The reply must repeat the listing below exactly and carry none of its pictures.

- **Provided material**
/---
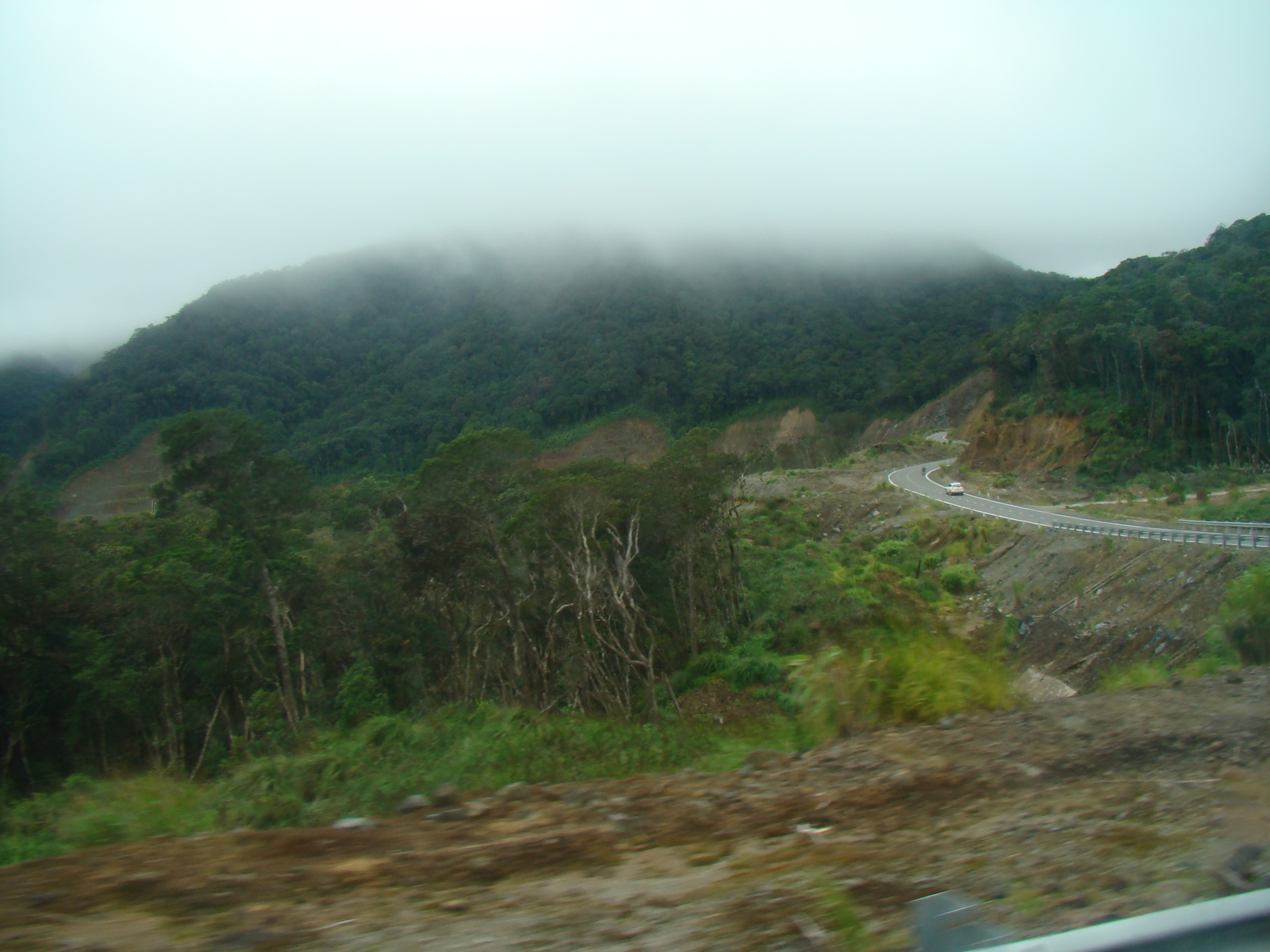 Cảnh đèo trên đường 723
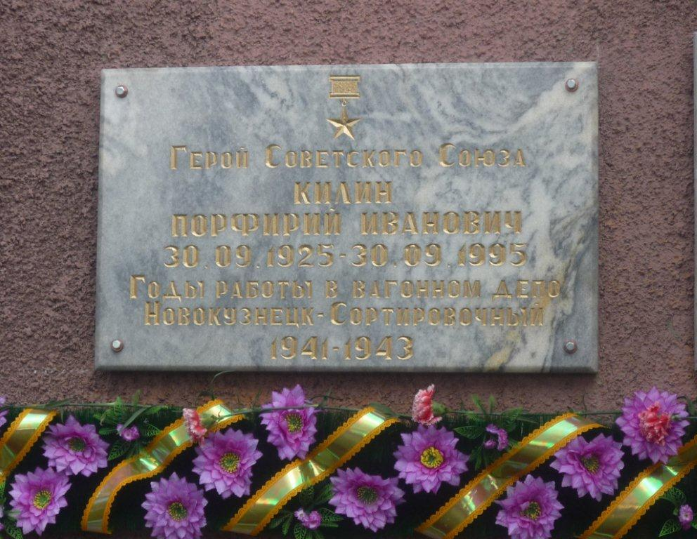 Мемориальная доска Килину П И
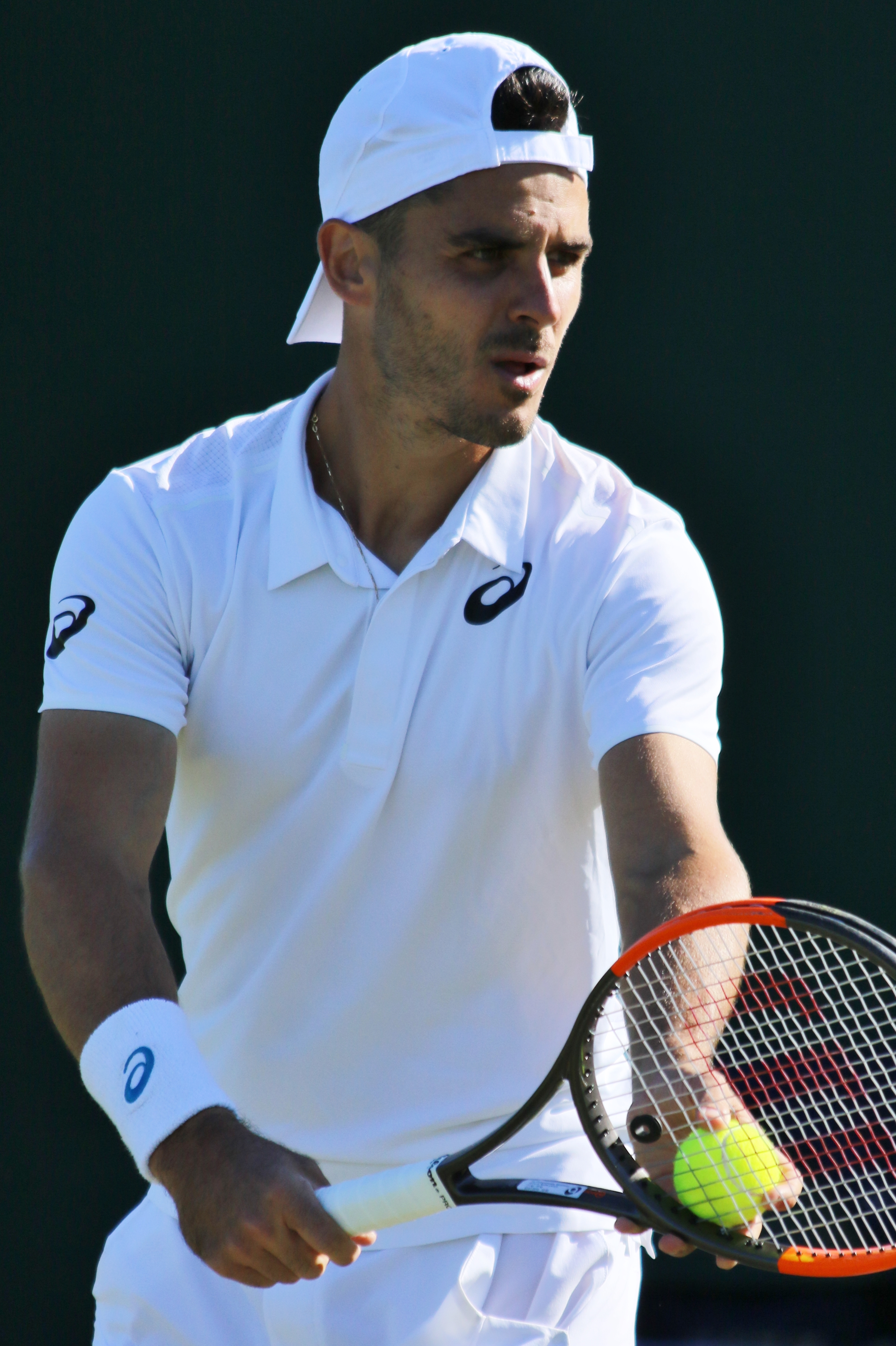 Fabbiano WM18 (15)
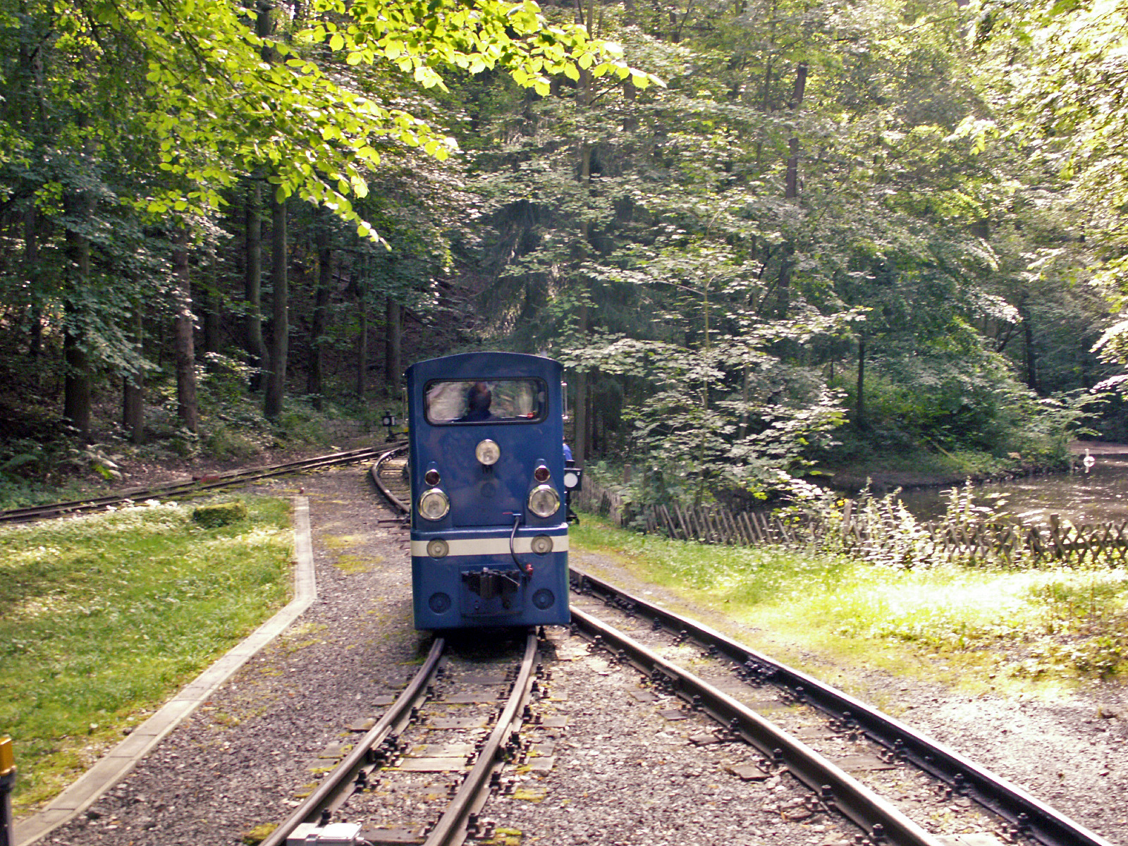 Parkbahn Gera
\---
- **Exercise solution**
 Cảnh đèo trên đường 723
 Мемориальная доска Килину П И
 Fabbiano WM18 (15)
 Parkbahn Gera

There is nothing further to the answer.